Wie werden Pizzen zubereitet?
Alle Pizzen werden mit Tomatensauce, Mozzarella und Olivenöl zubereitet. Wahl aus: Eis Palatschinken, Marmelade Palatschinken, Mohr im Hemd, Nutella Palatschinken, Tiramisu und mehr. Wahl aus: Eis Palatschinken, Marmelade Palatschinken, Mohr im Hemd, Nutella Palatschinken, Tiramisu und mehr.

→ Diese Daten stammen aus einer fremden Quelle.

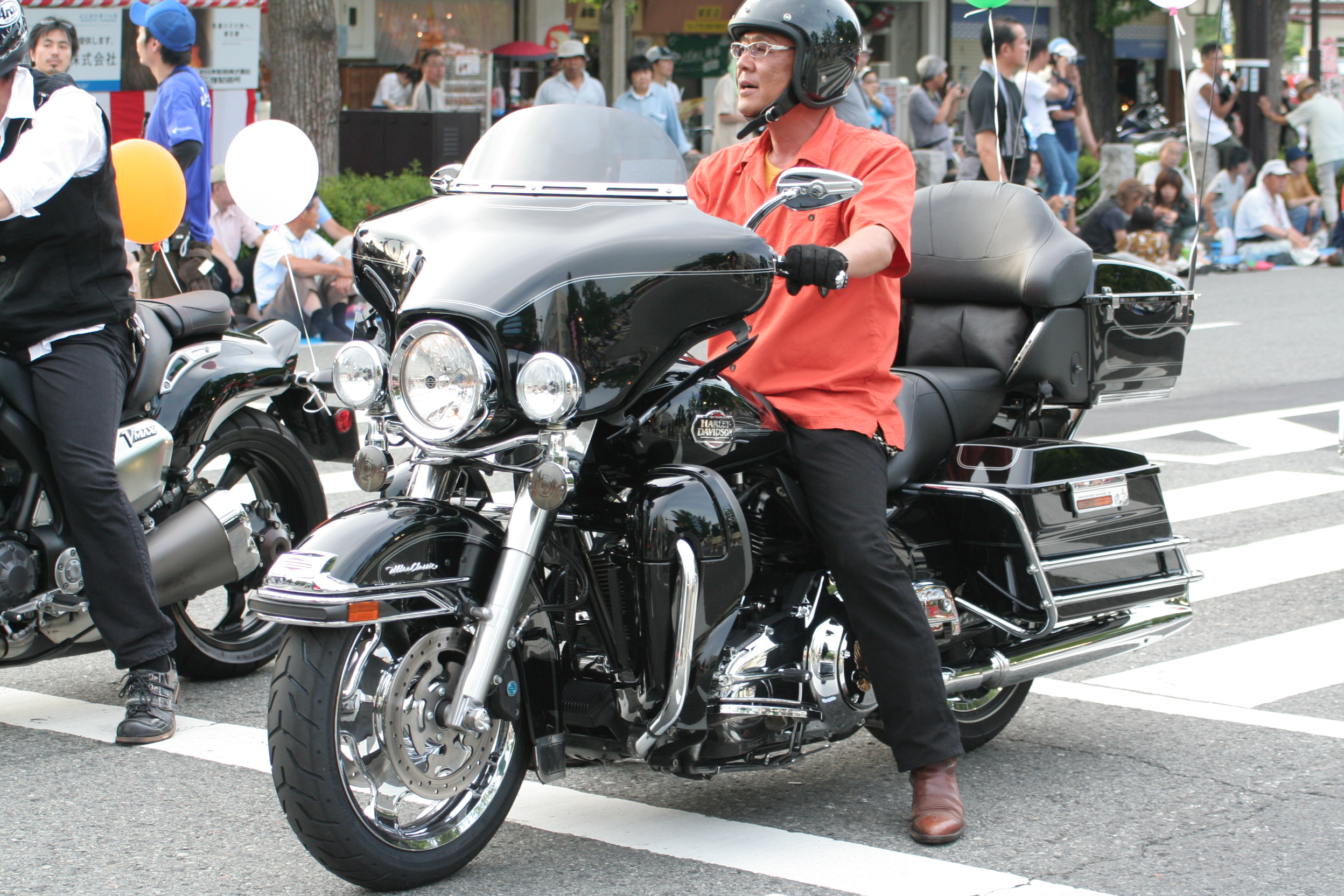 姫路お城祭り。2010年8月6日から9日の3日間に兵庫県姫路市にて開催された姫路の祭り。2日目の大手前公園および大手前通りでのパレードの模様。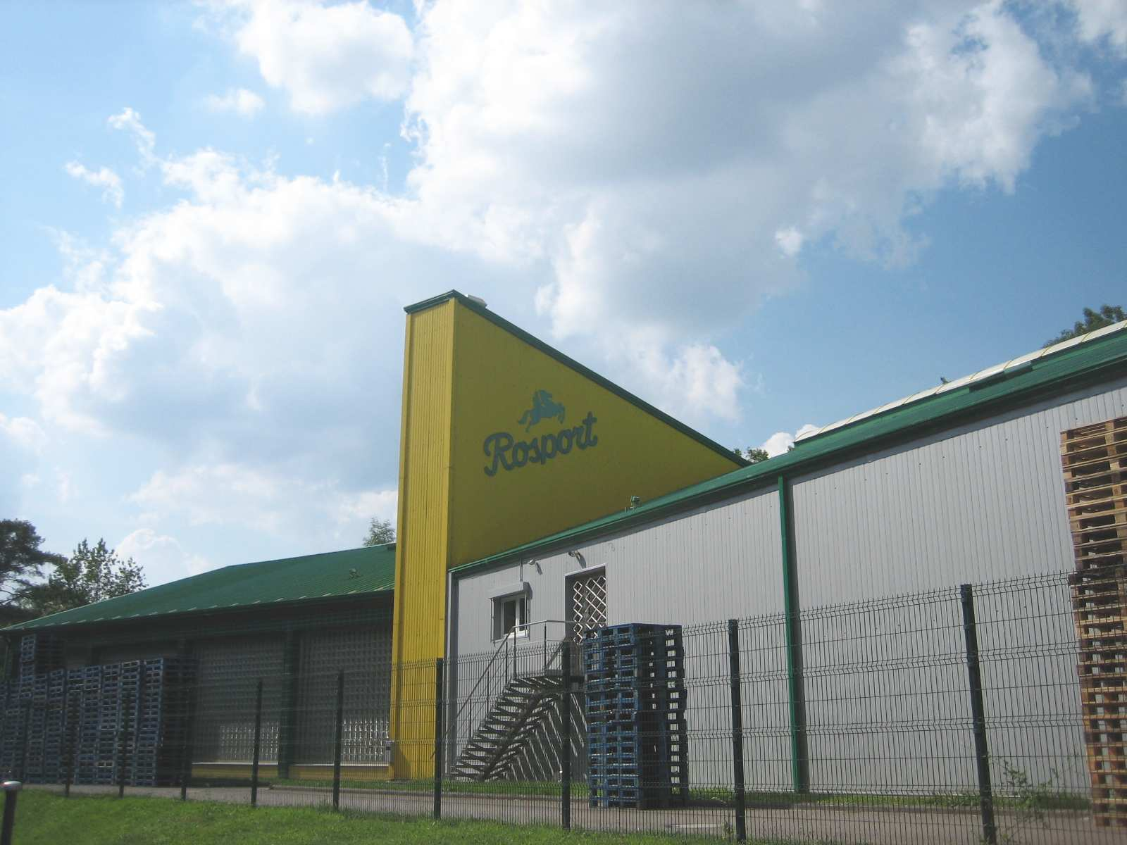 Sujet: D'Offëllanlag vu Sources Rosport SA zu Rouspert, am August 2008. Kategorie:Gemeng Rouspert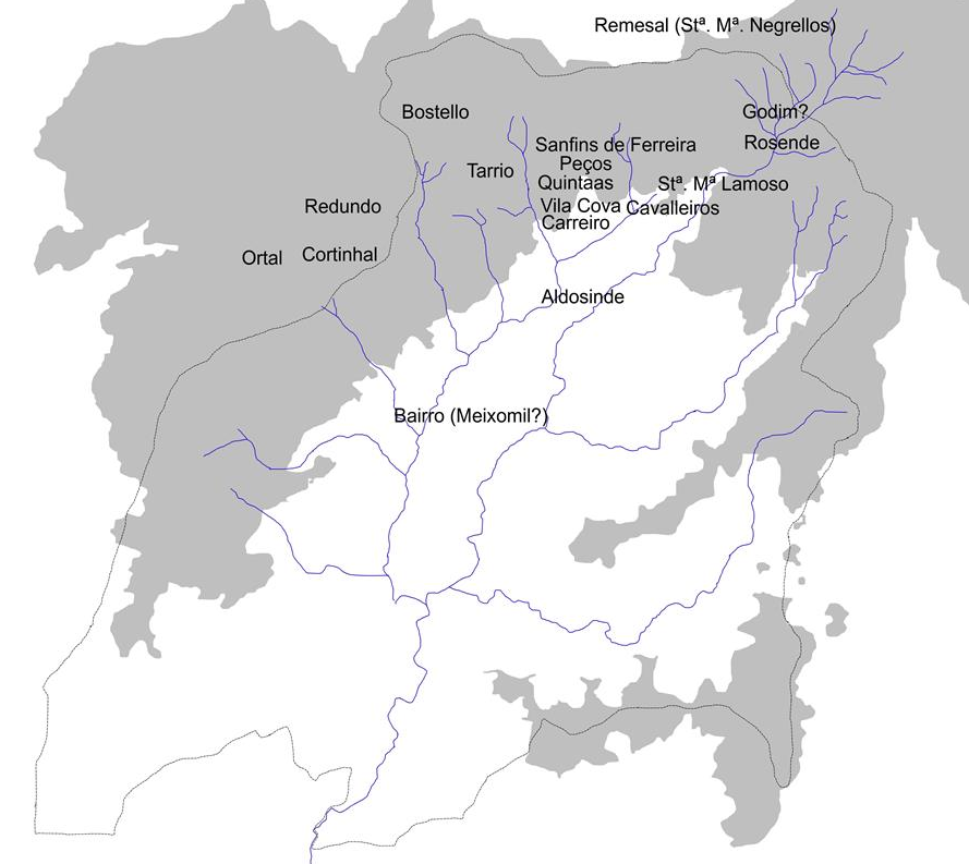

Die Suche nach der perfekten Pizza in Florenz ist eine Reise für sich. Es geht nicht nur darum, satt zu werden, sondern ein echtes Stück italienischer Esskultur zu erleben. Es ist das Zusammenspiel von Tradition, hochwertigen Zutaten und der Leidenschaft des Pizzabäckers, das ein einfaches Gericht in ein unvergessliches Erlebnis verwandelt. Begeben Sie sich mit uns auf diese köstliche Entdeckungsreise und erfahren Sie, welche Merkmale eine Pizza in Florenz zu einem wahren Highlight machen.

Inhaltsverzeichnis

Die Kunst der Florentiner Pizza: Mehr als nur Teig und Belag

Obwohl Florenz nicht die Geburtsstätte der Pizza ist – diese Ehre gebührt Neapel – hat die Stadt dennoch eine eigene, respektable Pizzaszene entwickelt. Florentinische Pizzerien interpretieren die Klassiker mit einem Auge für Qualität und oft mit einer Prise toskanischer Raffinesse. Eine gute Pizza hier ist eine Hommage an die italienische Kulinarik, geprägt von einfachen, aber herausragenden Zutaten und einer präzisen Zubereitung.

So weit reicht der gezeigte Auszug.